With the Kronecker product established, we now turn to tensors - the natural generalization of vectors and matrices to higher dimensions. While the Kronecker product builds larger matrices from smaller ones, tensors extend this idea beyond two dimensions entirely.

Tensor

So far, we have worked with scalars, vectors, and matrices — objects of dimension 0, 1, and 2 respectively. Many applications require data structures that extend beyond two dimensions. A tensor provides exactly this generalization: it is a multidimensional array that can be understood both as a computational data structure and as an element of a tensor product of vector spaces.

Example: Familiar Tensors

The objects we have studied throughout linear algebra are all tensors of low order:

  • A scalar is an order-0 tensor (a single number, \(a \in \mathbb{R}\)).
  • A vector is an order-1 tensor (a one-dimensional array, \(v \in \mathbb{R}^n\)).
  • A matrix is an order-2 tensor (a two-dimensional array, \(A \in \mathbb{R}^{m \times n}\)).

The order (also called mode or informally "dimension") of a tensor refers to the number of indices required to specify an entry.

Higher-order tensors arise naturally in applications. For example, a color image is an order-3 tensor \(I \in \mathbb{R}^{H \times W \times C}\), where \(H\) is height, \(W\) is width, and \(C\) is the number of channels (e.g., \(C = 3\) for RGB).
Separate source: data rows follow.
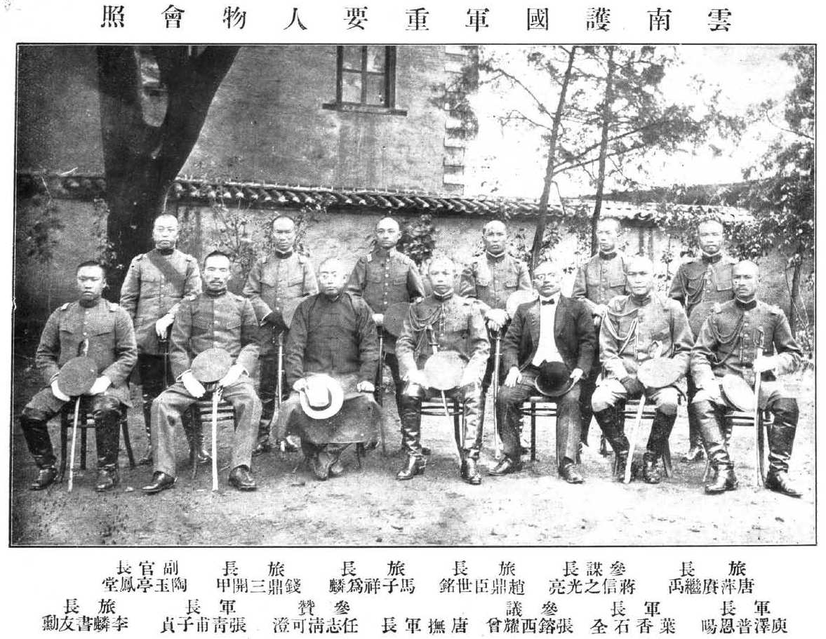 《雲南首義擁護共和始末記》相關圖片。雲南護國軍重要人物會照。前排右起：庾恩暘、葉荃、張耀曾、唐繼堯、任可澄、張子貞、李友勳。後排右起：唐繼禹、蔣光亮、趙世銘、馬爲麟、錢開甲、陶鳳堂。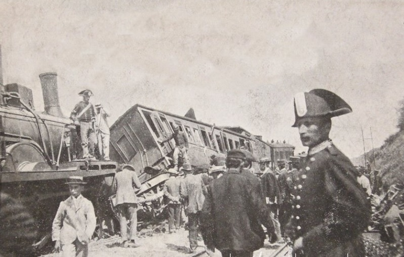 Incidente ferroviario di Castel Giubileo 1900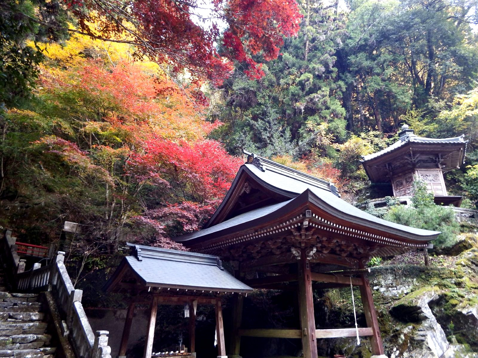 仙龍寺の境内

A batch of \(N\) such images forms an order-4 tensor in \(\mathbb{R}^{N \times H \times W \times C}\).

Beyond this computational viewpoint, tensors also have a precise algebraic definition rooted in the tensor product of vector spaces.

Definition: Tensor Product Space

Let \(V\) and \(W\) be vector spaces over a field \(\mathbb{F}\). The tensor product \(V \otimes W\) is a vector space whose elements are (finite) linear combinations of elementary tensors: \[ \sum_{i} \alpha_i \, (v_i \otimes w_i), \quad v_i \in V, \; w_i \in W, \; \alpha_i \in \mathbb{F}. \] More generally, an order-\(r\) tensor is an element of \[ T \in V_1 \otimes V_2 \otimes \cdots \otimes V_r. \] When each \(V_k = \mathbb{R}^{n_k}\), such a tensor can be represented as a multidimensional array with entries \(T_{i_1 i_2 \cdots i_r}\) where \(1 \leq i_k \leq n_k\).
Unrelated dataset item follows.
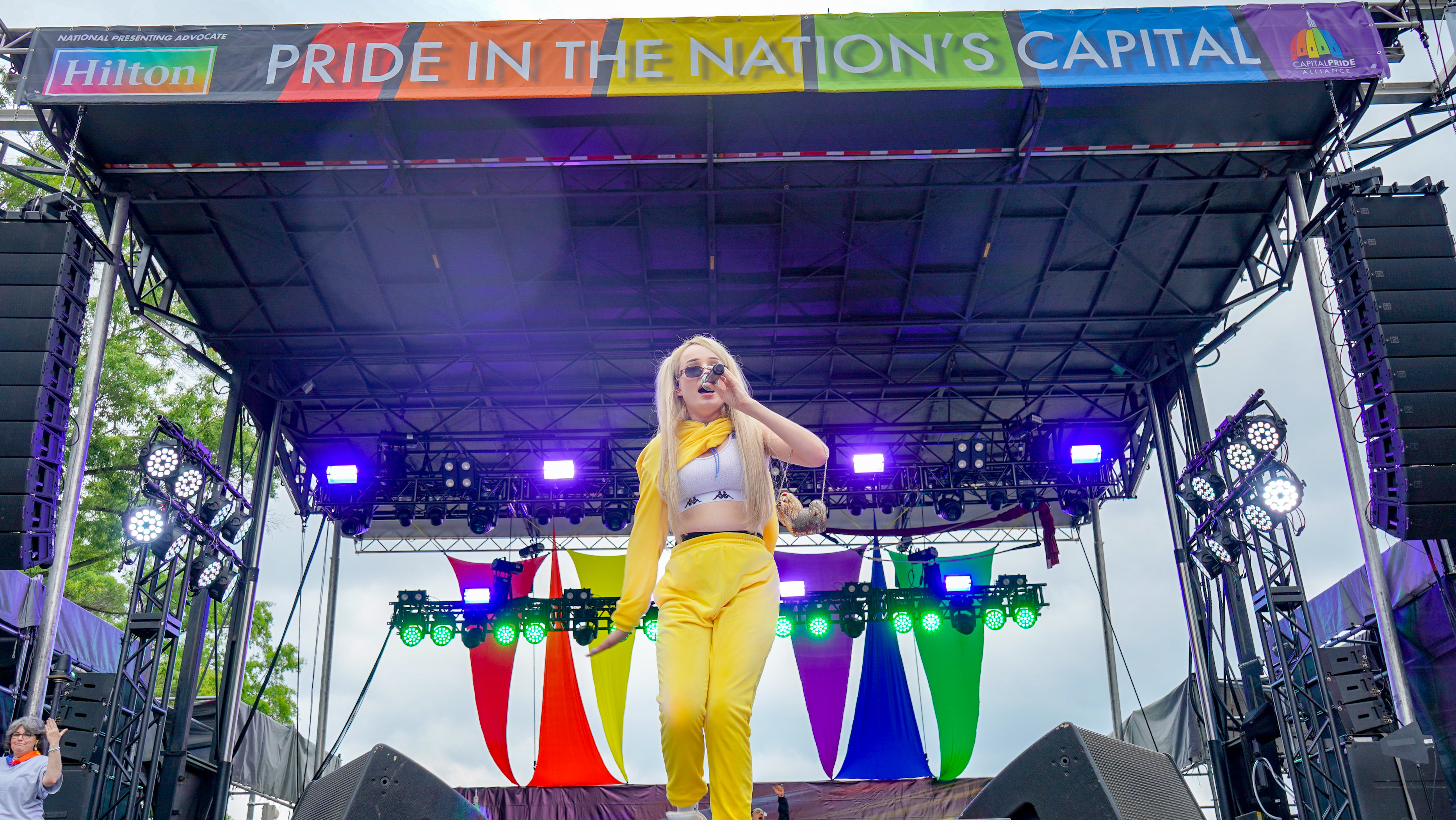 Kim Petras performs - Capital Pride concert 2018

Under this formal definition, the familiar objects of linear algebra are recovered as special cases: a scalar is an order-0 tensor (an element of \(\mathbb{F}\)), a vector is an order-1 tensor (an element of \(V\)), and a matrix is an order-2 tensor (an element of \(V \otimes W\)).

The Kronecker product is the coordinate representation of the tensor product: when \(V = \mathbb{R}^m\) and \(W = \mathbb{R}^n\), the tensor product of matrices (viewed as linear maps) corresponds precisely to the Kronecker product of their matrix representations. The tensor product itself is the abstract, coordinate-free operation, while the Kronecker product is what we compute in practice.
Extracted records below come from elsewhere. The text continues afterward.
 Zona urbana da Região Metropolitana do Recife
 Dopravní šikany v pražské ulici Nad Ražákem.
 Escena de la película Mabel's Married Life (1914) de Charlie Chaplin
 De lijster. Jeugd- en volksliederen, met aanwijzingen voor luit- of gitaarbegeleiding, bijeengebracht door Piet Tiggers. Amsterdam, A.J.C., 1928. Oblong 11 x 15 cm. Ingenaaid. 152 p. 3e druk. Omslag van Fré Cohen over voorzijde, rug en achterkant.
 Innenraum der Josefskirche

Insight: Tensors as the Language of Deep Learning

While deep learning frameworks treat tensors primarily as multidimensional arrays, their algebraic power stems from their identity as multilinear maps. In Transformer architectures, the Attention mechanism is fundamentally a series of tensor contractions—specifically, bilinear operations where queries and keys interact to produce attention weights.

In the emerging field of Geometric Deep Learning, the mathematical definition of a tensor — how it transforms under coordinate changes — becomes critical. This enables the design of Equivariant Neural Networks, where internal representations (scalars, vectors, and higher-order tensors) transform consistently according to group representations. This ensures the model respects the underlying physical symmetries of the data, such as rotation and reflection invariance in 3D molecular modeling or medical imaging.